I have the same scenario as jbyler - I want to parse N lines of a JSON log, where each line is a single object:
host ~ # head /var/log/nginx/access.log.json | cut -c 1-80
{"remote_addr":"127.0.0.1","remote_port":"47700","time_iso8601":"2022-08-31T00:0
{"remote_addr":"127.0.0.1","remote_port":"35576","time_iso8601":"2022-08-31T00:0
{"remote_addr":"127.0.0.1","remote_port":"47708","time_iso8601":"2022-08-31T00:0
{"remote_addr":"127.0.0.1","remote_port":"52974","time_iso8601":"2022-08-31T00:0
{"remote_addr":"127.0.0.1","remote_port":"52976","time_iso8601":"2022-08-31T00:0
{"remote_addr":"127.0.0.1","remote_port":"51414","time_iso8601":"2022-08-31T00:0
{"remote_addr":"127.0.0.1","remote_port":"41942","time_iso8601":"2022-08-31T00:1
{"remote_addr":"127.0.0.1","remote_port":"41946","time_iso8601":"2022-08-31T00:1
{"remote_addr":"127.0.0.1","remote_port":"37982","time_iso8601":"2022-08-31T00:1
{"remote_addr":"127.0.0.1","remote_port":"56602","time_iso8601":"2022-08-31T00:1
I do not like the --slurp
solution because this will cause jq
to read the entire file, when I might only be interested in the first N lines.
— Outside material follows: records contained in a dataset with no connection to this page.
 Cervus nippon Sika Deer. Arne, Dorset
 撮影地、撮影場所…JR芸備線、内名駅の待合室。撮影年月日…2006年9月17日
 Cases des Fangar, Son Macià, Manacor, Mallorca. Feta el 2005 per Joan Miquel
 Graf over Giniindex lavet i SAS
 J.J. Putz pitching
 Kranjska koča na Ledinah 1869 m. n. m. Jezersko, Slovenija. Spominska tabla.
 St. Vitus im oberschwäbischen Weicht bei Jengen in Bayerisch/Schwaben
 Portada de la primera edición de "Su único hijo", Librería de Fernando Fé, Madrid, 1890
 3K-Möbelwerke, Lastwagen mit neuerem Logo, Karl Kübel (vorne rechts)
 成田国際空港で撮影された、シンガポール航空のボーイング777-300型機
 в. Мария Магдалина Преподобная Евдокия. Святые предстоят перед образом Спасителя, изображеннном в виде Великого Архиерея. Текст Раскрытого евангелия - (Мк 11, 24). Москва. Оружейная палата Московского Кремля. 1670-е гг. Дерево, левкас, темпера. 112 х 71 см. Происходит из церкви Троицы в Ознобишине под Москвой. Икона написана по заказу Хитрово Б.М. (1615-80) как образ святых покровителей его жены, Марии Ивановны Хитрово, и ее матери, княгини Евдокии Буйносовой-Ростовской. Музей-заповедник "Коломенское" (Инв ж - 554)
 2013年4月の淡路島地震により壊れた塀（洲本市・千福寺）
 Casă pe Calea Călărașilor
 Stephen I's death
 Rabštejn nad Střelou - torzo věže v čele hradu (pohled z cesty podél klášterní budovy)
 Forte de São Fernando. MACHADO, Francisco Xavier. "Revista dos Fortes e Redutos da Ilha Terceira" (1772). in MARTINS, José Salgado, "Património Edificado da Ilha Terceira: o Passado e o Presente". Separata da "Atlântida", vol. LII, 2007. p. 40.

The solution for this seems to be the input
function combined with jq -n
, which reads a single input object:
host ~ # cat /var/log/nginx/access.log.json | jq -r -n 'input | [.remote_addr, .remote_port, .time_iso8601] | @tsv'
127.0.0.1 47700 2022-08-31T00:02:53+02:00
Combined with range
, I can use it to read up to N input objects:
host ~ # cat /var/log/nginx/access.log.json | jq -r -n 'range(10) as $i | input | [.remote_addr, .remote_port, .time_iso8601] | @tsv'
127.0.0.1 47700 2022-08-31T00:02:53+02:00
127.0.0.1 35576 2022-08-31T00:02:53+02:00
127.0.0.1 47708 2022-08-31T00:02:53+02:00
127.0.0.1 52974 2022-08-31T00:07:53+02:00
127.0.0.1 52976 2022-08-31T00:07:53+02:00
127.0.0.1 51414 2022-08-31T00:07:58+02:00
127.0.0.1 41942 2022-08-31T00:12:53+02:00
127.0.0.1 41946 2022-08-31T00:12:53+02:00
127.0.0.1 37982 2022-08-31T00:13:03+02:00
127.0.0.1 56602 2022-08-31T00:17:53+02:00
Be careful with wrapping this into an array though - doing it wrong will cause jq
to reevaluate the [range(10) as $i | input]
expression, so here I'm not getting elements [0, 1, 2]
, but [0, 11, 22]
:
# WRONG, DON'T DO THIS
host ~ # cat /var/log/nginx/access.log.json | jq -r -n '[range(10) as $i | input][0,1,2] | [.remote_addr, .remote_port, .time_iso8601] | @tsv'
127.0.0.1 47700 2022-08-31T00:02:53+02:00
127.0.0.1 59784 2022-08-31T00:18:22+02:00
127.0.0.1 34316 2022-08-31T00:37:53+02:00
To safely access the same array multiple times, you need to have a pipe in between:
host ~ # cat /var/log/nginx/access.log.json | jq -r -n '[range(10) as $i | input] | .[0,1,2] | [.remote_addr, .remote_port, .time_iso8601] | @tsv'
127.0.0.1 47700 2022-08-31T00:02:53+02:00
127.0.0.1 35576 2022-08-31T00:02:53+02:00
127.0.0.1 47708 2022-08-31T00:02:53+02:00
This way, you can take up to N objects from the input file, and then extract arbitrary ones from this selection.